This course will become read-only in the near future. Tell us at if that is a problem.

Access Control Flaws


Under “Access Control Flaws” read through the lessons and lesson plans there:

  • Using an Access Control Matrix
  • Bypass a Path Based Access Control Scheme

Also do “Remote Admin Access” which is about finding vulnerabilities with an admin interface.


Work through the lab “Role Based Access Control.” Two only work with the developer version of WebGoat. Feel free to skip those if you don’t have that version. Be sure and do “Remote Admin Access” after reading the lesson plan on how to force browser web resources (found under “Lesson Plan”).


Briefly discuss your experience this week. Some ideas follow but you don’t have to answer all the questions. Did you learn something interesting? Was there something confusing in the lesson that you had to look up? If so, what was it? Did you have any issues installing the tools? Was it too much or too little work? Anything to add to it to make it better for the next round of students? Anything else you’d like to discuss about this week’s lesson?

Because WebGoat focuses on Java, let's discuss some of the other languages and how to prevent this vulnerability in them. For your preferred language and/or framework, research and post how you can prevent the vulnerabilities discussed this week.

A discussion works best when there are at least two people involved so I encourage you to comment on other people’s posts!

Task Discussion

  • Seye Kuyinu   Oct. 23, 2011, 6:30 a.m.
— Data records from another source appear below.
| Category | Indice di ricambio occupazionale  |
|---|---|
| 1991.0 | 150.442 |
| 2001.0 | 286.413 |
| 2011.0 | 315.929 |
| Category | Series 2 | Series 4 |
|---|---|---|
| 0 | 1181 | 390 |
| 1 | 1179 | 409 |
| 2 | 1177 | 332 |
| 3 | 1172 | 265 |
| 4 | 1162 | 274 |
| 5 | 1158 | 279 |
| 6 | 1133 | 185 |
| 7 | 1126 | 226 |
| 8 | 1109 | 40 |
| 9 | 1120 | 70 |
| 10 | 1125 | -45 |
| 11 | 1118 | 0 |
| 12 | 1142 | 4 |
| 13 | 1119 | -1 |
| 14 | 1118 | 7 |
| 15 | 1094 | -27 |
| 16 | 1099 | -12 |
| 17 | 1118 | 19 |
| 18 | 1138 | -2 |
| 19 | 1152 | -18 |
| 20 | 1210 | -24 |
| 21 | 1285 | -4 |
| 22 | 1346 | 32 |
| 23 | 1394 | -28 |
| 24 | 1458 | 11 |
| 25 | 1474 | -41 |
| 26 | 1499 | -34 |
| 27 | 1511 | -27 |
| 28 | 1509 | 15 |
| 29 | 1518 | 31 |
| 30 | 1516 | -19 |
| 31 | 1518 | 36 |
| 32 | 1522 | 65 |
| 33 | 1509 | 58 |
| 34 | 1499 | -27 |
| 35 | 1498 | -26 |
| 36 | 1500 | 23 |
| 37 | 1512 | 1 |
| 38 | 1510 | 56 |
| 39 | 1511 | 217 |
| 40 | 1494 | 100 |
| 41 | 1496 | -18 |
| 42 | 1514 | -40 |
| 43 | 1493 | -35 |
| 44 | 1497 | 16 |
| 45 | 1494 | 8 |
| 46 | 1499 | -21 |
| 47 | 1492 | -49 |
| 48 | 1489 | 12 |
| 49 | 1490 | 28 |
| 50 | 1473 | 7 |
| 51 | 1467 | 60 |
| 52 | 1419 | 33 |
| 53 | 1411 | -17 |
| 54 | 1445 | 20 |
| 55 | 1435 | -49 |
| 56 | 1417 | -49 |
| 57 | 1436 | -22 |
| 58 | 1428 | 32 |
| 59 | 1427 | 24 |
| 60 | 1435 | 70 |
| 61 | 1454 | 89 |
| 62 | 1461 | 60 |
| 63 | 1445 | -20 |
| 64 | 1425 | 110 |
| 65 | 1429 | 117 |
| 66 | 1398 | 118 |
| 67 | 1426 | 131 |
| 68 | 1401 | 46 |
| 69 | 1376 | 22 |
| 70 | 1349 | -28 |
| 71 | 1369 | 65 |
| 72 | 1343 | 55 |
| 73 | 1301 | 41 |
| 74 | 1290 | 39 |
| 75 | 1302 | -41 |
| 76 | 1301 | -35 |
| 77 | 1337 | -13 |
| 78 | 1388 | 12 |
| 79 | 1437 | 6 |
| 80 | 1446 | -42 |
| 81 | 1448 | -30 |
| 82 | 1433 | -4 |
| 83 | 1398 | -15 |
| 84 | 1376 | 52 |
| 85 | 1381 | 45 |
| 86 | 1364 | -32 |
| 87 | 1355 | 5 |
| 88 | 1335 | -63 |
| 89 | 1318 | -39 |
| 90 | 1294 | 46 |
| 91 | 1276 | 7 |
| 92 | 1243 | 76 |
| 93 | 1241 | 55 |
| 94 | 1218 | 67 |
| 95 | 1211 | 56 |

    I am quite new here and a little bit confused. You mentioned in two classes about reading something. I guess from a book. I am quite lost here. Please can you explain

  • Vladimir Támara Patiño   Oct. 24, 2011, 9:19 p.m.
    In Reply To:   Seye Kuyinu   Oct. 23, 2011, 6:30 a.m.
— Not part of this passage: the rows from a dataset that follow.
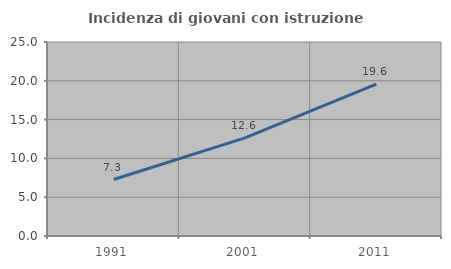
| Category | Incidenza di giovani con istruzione universitaria |
|---|---|
| 1991.0 | 7.279 |
| 2001.0 | 12.648 |
| 2011.0 | 19.565 |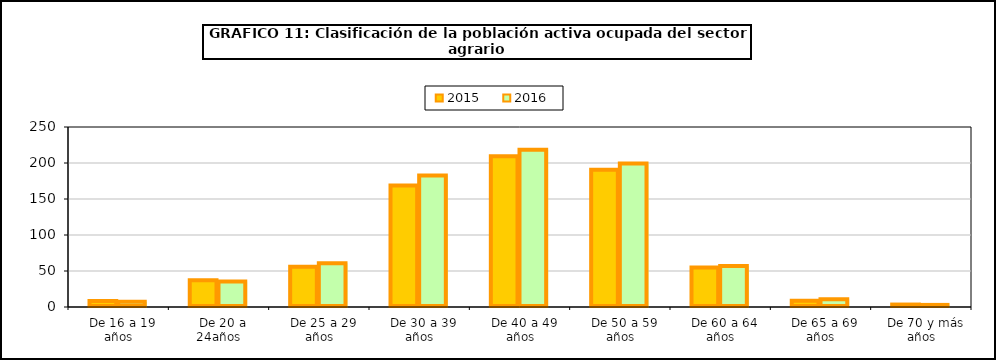
| Category | 2015 | 2016 |
|---|---|---|
|   De 16 a 19 años | 8.4 | 7.3 |
|   De 20 a 24años | 37.275 | 35.5 |
|   De 25 a 29 años | 56.025 | 60.9 |
|   De 30 a 39 años | 168.65 | 182.7 |
|   De 40 a 49 años | 209.275 | 218.5 |
|   De 50 a 59 años | 190.475 | 199.3 |
|   De 60 a 64 años | 54.725 | 56.8 |
|   De 65 a 69 años | 8.6 | 10.8 |
|   De 70 y más años | 3.4 | 2.9 |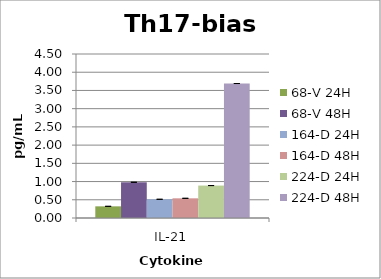
| Category | 68-A 24H | 68-A 48H | 68-V 24H | 68-V 48H | 139-A 24H | 139-A 48H | 164-D 24H | 164-D 48H | 224-D 24H | 224-D 48H |
|---|---|---|---|---|---|---|---|---|---|---|
| IL-21 |  |  | 0.32 | 0.98 |  |  | 0.513 | 0.54 | 0.89 | 3.69 |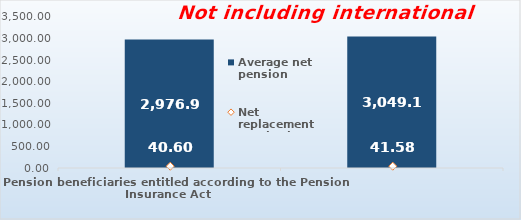
| Category | Average net pension  |
|---|---|
| Pension beneficiaries entitled according to the Pension Insurance Act   | 2976.93 |
| Pension beneficiaries entitled to pension FOR THE FIRST TIME in 2021 according to the Pension Insurance Act  - NEW BENEFICIARIES | 3049.133 |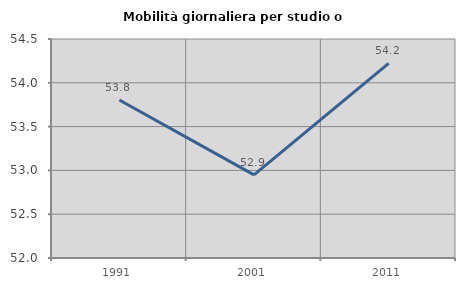
| Category | Mobilità giornaliera per studio o lavoro |
|---|---|
| 1991.0 | 53.804 |
| 2001.0 | 52.949 |
| 2011.0 | 54.221 |

    Reading the text shown by WebGoat when you press the button Lesson.  Please check how to install WebGoat in the task of the first week:

  • Vladimir Támara Patiño   Oct. 5, 2011, 6:21 p.m.

    Preventing Control Access Flaws

    The verification requirements suggested by OWASP Application Security Verification Standard 2009 are:

    • V4.1  Verify that users can only access protected functions for which they possess specific authorization.
    • V4.2  Verify that users can only access URLs for which they possess specific authorization.
    • V4.3  Verify that users can only access data files for which they possess  specific authorization.
    • V4.4  Verify that direct object references are protected, such that only authorized objects are accessible to each user.
    • V4.5  Verify that directory browsing is  disabled unless deliberately desired.
    • V4.6  Verify that users can only access services for which they possess specific authorization.
    • V4.7  Verify that users can only access data for which they possess specific authorization.
    • V4.8  Verify that access controls fail  securely.
    • V4.9  Verify that the same access control rules implied by the presentation layer are enforced on the server  side.
    • V4.10 Verify that all user and data  attributes and policy information used by access controls cannot be manipulated by end users unless specifically authorized.
    • V4.11 Verify that all access controls are enforced on the server side.
    • V4.12 Verify that there is a centralized mechanism (including libraries that call external authorization services) for protecting access to each type of protected resource.
    • V4.13 Verify that limitations on input and access imposed by the business on the application (such as daily transaction limits or sequencing of tasks) cannot be bypassed.
    • V4.14 Verify that all access control  decisions can be logged and all failed decisions are logged.
    • V4.15 Verify that all code implementing or using access controls is not affected by any malicious code.